[Instructions to follow] Down to the last line, repeat the entries exactly and drop any image.

[Extracted records]
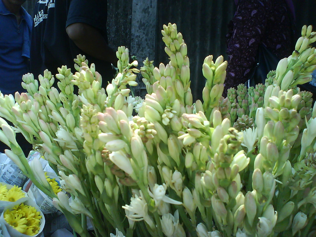 Polianthes tuberosa. Dijual 5000 per ikat.
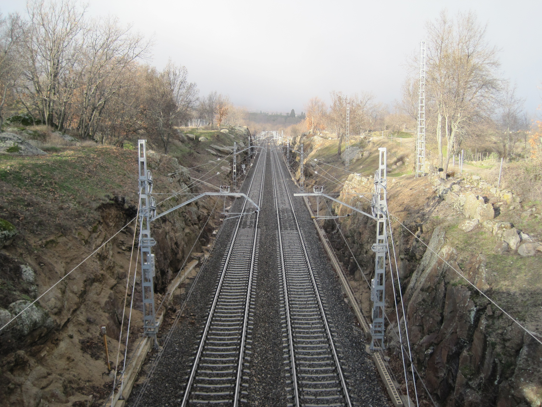 Línea férrea Madrid-Hendaya a su paso por El Escorial (Madrid, España).
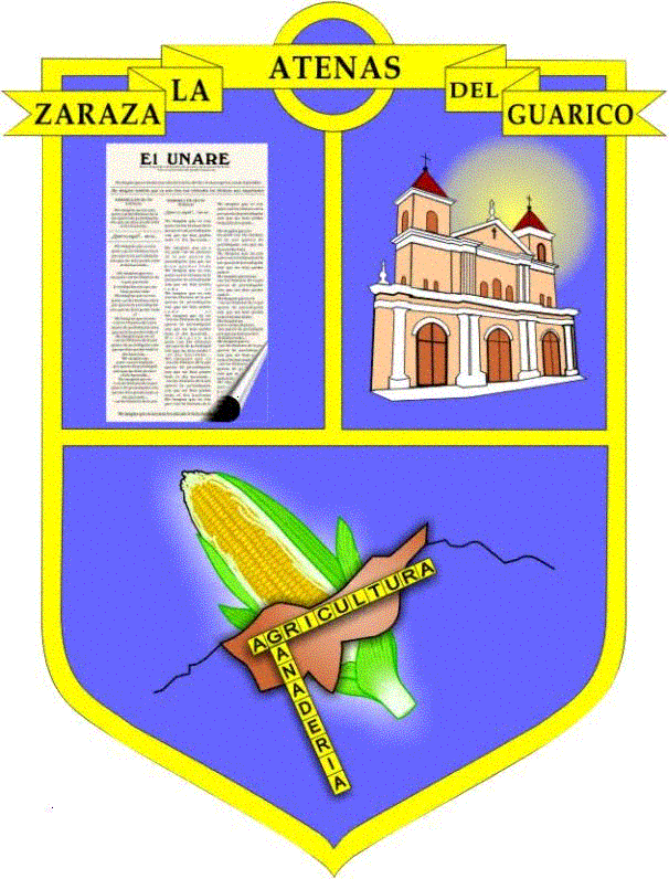 Escudo de Zaraza
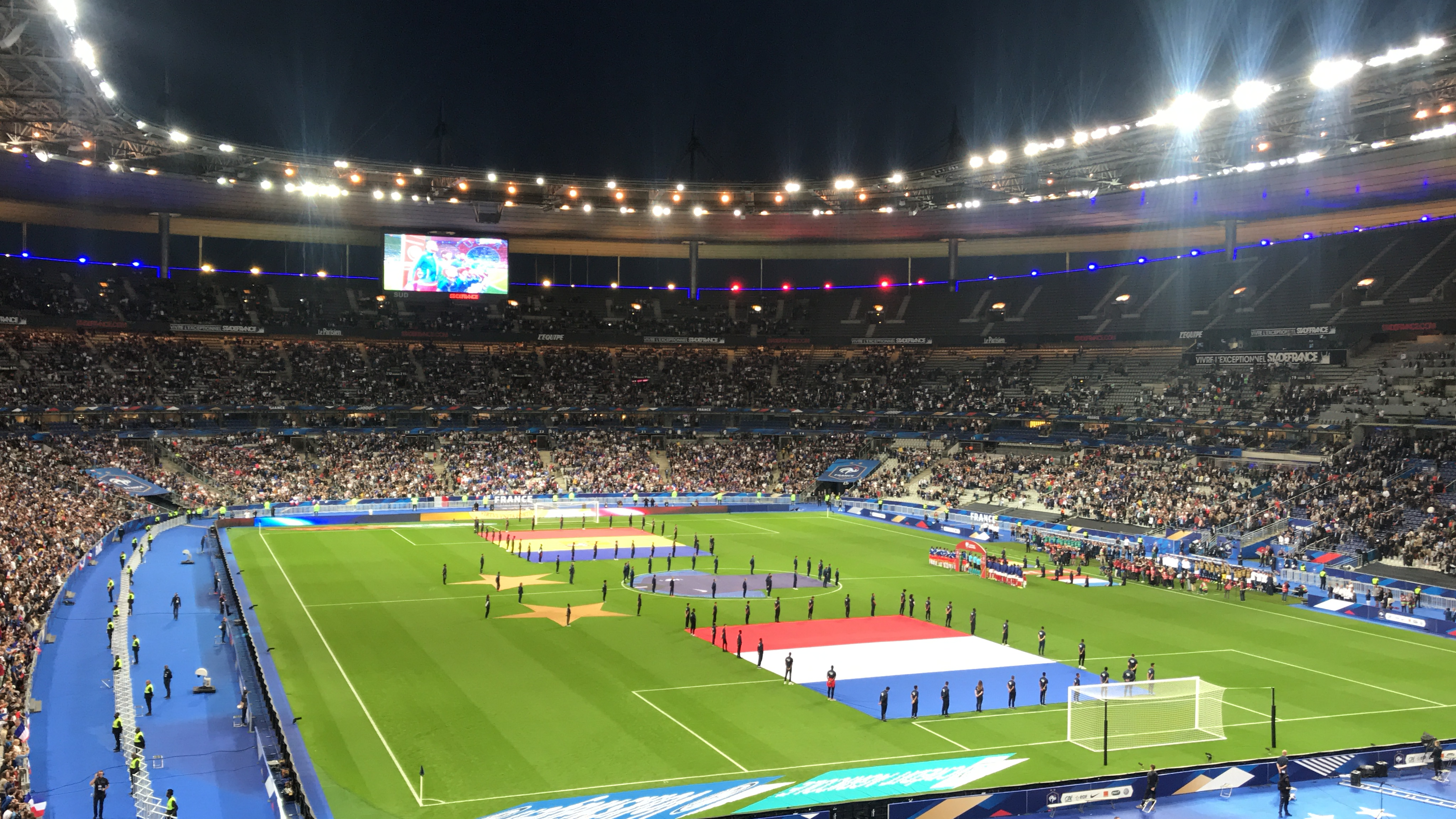 France-Andorre Stade de France Qualifications Euro 2020
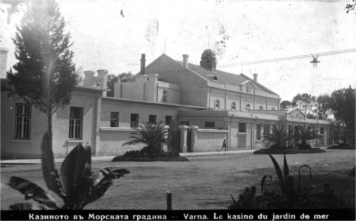 Облика на Морско казино от 1926г.

[Finished task]
 Polianthes tuberosa. Dijual 5000 per ikat.
 Línea férrea Madrid-Hendaya a su paso por El Escorial (Madrid, España).
 Escudo de Zaraza
 France-Andorre Stade de France Qualifications Euro 2020
 Облика на Морско казино от 1926г.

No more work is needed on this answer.